While journalist Jesus Ramos Rodriguez was having breakfast in a restaurant in Mexico’s Tabasco state, a stranger approached and fired eight shots, killing him. The assailant then fled, avoiding capture. Rodriguez had been warned not to report drug cartel activity on his radio program for which the punishment is death.

He’s the second Mexican journalist to be assassinated this year; there were ten killed last year and 100 since 2000. Apart from the war zones of Syria and Afghanistan, Mexico is the most dangerous country in the world for news reporters. Not that they are the only victims of cartel violence. More than 33 thousand Mexicans were murdered last year, a record.

Jesus-Ramos-Rodriguez
In Mexico, veteran radio host Jesús Eugenio Ramos Rodríguez was recently shot and killed, making him the second Mexican journalist to be murdered this year.

No end is in sight for the carnage which has turned Mexico into a narco state where cartels make the law or lawlessness. Ordinary standards of government don’t apply. Americans and their media are now obsessed with the border wall and a caravan of immigrants trying to cross over. There’s little reporting or discussion of the violence that threatens lives, destroys jobs and motivates people south of the border to seek the safety of the U.S.

American reaction here in the U.S. is a combination of ignorance and indifference which is sustained by the media. A Mexican insulted in a local restaurant is likely to get more press attention than the thousands slaughtered across the border as the cartels compete for drug routes and kill anyone in the way. America first indeed. We are above all concerned with ourselves. our manners and musings, the privilege of the pampered.

Mexicans and Central Americans are denied these luxuries while struggling to stay alive and make a living. But the media focuses on the ephemeral. The wall or fence – it’s a matter of semantics – is something of an impediment but hardly an over all solution. The media fails to connect the dots, which is simple enough. Americans’ ever increasing demand for drugs is supplied by the cartels, which otherwise would not exist. Americans are thus financing the caravans now threatening their border.

Anyone who watches the popular TV programs showing “cops” at work knows that virtually every car that’s stopped has hard drugs inside. They are not about to vanish nor are the cartels. At least Americans could be apprised of where those drugs are coming from and what they are doing to other countries as well as our own.

2 thoughts on “The Shot That Explains the Caravan”

  1. Am reading your blog posts. Thank you for your thoughtful point of view, with which I mostly agree. We – Ann and I would enjoy another conversation with you in Miami or wherever we might meet again . Minnesota?

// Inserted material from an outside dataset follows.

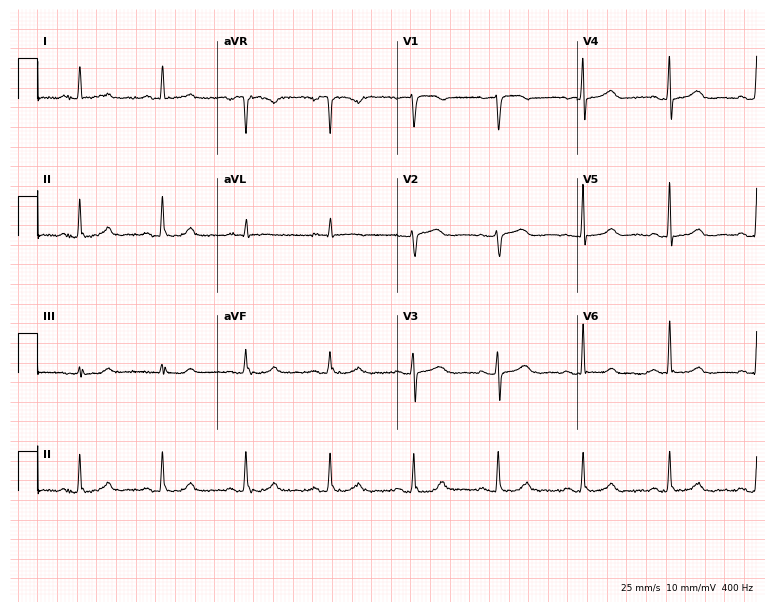
12-lead ECG from a 56-year-old female patient. Recorded interpretation: within normal limits.

  2. I served under Edwin Warner, a fine editor, at Voice of America. For VOA’s flagship FOCUS program, he sent me to Tijuana and San Diego to cover drugs, border issues, and the unsolved assassination of Mexico presidential candidate Luis Donaldo Colosio. I interviewed many experts on drugs, including an incredibly well placed source inside the U.S. Attorney’s office. The “demand-side” of the drug trade, taking place in California homes and offices, was taken as a given in the office, but many of those arguing for stiffer sanctions on drug use by U.S. professionals saw their careers derailed. I never got to the bottom of the politics of that in California.